I would like to use Shapely to find the vertices that are located within the boundaries of a Shapely Polygon. So far, I could only manage to get it running by converting the LineString and the Polygon to a GeoPandas DataFrame and use the Geopandas within(...) function.
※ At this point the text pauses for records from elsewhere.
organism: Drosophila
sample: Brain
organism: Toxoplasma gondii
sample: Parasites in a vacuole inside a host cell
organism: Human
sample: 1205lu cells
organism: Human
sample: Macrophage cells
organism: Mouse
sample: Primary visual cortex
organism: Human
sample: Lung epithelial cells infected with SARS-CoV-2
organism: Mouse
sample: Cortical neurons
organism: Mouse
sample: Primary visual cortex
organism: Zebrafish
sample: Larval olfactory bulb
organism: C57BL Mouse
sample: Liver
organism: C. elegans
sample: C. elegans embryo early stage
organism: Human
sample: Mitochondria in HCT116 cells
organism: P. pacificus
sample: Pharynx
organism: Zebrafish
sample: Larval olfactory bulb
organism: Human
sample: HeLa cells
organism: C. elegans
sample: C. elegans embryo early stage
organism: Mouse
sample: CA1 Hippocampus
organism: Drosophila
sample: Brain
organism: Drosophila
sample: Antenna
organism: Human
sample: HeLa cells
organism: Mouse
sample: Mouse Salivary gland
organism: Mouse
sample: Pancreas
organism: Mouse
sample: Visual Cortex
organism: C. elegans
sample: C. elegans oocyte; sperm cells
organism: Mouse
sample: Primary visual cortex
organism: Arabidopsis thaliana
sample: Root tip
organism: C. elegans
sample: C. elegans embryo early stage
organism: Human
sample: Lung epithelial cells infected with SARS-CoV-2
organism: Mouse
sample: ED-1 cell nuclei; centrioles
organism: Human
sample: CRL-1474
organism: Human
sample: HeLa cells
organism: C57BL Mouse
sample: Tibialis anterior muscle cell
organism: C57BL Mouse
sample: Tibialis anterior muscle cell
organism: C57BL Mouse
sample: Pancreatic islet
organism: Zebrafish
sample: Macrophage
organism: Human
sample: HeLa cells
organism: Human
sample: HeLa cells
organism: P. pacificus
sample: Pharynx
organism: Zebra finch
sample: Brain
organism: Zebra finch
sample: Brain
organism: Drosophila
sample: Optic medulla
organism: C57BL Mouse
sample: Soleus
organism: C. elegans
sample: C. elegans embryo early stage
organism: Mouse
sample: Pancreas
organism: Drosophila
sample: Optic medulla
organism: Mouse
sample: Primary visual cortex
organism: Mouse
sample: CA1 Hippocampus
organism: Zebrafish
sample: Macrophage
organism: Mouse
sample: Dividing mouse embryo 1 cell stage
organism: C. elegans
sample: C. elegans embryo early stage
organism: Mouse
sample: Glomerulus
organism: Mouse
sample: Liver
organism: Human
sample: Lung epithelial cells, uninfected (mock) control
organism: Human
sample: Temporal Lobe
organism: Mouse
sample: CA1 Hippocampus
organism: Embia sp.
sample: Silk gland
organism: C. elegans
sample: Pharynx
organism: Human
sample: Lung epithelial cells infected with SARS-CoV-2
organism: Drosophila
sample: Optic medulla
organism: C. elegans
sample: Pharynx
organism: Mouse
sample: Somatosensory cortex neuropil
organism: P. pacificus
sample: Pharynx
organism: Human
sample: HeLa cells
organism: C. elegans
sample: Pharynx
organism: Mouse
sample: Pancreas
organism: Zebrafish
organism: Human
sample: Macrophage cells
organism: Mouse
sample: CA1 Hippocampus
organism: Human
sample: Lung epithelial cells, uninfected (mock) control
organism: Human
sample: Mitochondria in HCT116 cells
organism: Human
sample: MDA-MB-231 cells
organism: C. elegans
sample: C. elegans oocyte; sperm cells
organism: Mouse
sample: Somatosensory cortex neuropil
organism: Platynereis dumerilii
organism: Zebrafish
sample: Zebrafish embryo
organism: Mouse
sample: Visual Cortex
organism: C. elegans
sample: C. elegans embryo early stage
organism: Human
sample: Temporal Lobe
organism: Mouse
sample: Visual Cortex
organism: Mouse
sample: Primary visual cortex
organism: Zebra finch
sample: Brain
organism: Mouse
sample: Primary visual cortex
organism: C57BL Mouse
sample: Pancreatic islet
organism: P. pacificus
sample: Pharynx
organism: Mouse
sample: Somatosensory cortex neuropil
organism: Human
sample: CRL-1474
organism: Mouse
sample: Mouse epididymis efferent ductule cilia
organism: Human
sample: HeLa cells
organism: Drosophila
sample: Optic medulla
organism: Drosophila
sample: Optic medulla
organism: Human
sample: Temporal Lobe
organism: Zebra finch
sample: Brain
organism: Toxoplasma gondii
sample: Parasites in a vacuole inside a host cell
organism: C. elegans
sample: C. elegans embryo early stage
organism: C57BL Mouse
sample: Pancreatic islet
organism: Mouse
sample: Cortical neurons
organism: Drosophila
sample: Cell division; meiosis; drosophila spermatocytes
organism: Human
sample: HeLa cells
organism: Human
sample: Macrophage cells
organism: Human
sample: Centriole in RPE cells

Ideally, the function that I am looking for would return a list of Shapely Points that were either kept or are the ones that were within the Polygon.

Here a little code example of what I have done so far:

fault_ls and interface_ls are Shapely Linestrings.

# Creating a buffer around the fault trace
fault_polygon = fault_ls.buffer(radius)

# Creating GeoDataFrame from Polygon
fault_polygon_gdf = gpd.GeoDataFrame({'geometry': [fault_polygon]}, crs=crs)

# Create lists with X and Y coordinates from LineString
x = [i[0] for i in interface_ls.coords]
y = [i[1] for i in interface_ls.coords]

# Creating GeoDataFrame from LineString
interface_ls_gdf = gpd.GeoDataFrame(geometry=gpd.points_from_xy(x, y, crs=crs))

vertices_in = interface_ls_gdf[interface_ls_gdf.within(fault_polygon_gdf.loc[0, 'geometry'])]

vertices_out = interface_ls_gdf[~interface_ls_gdf.within(fault_polygon_gdf.loc[0, 'geometry'])]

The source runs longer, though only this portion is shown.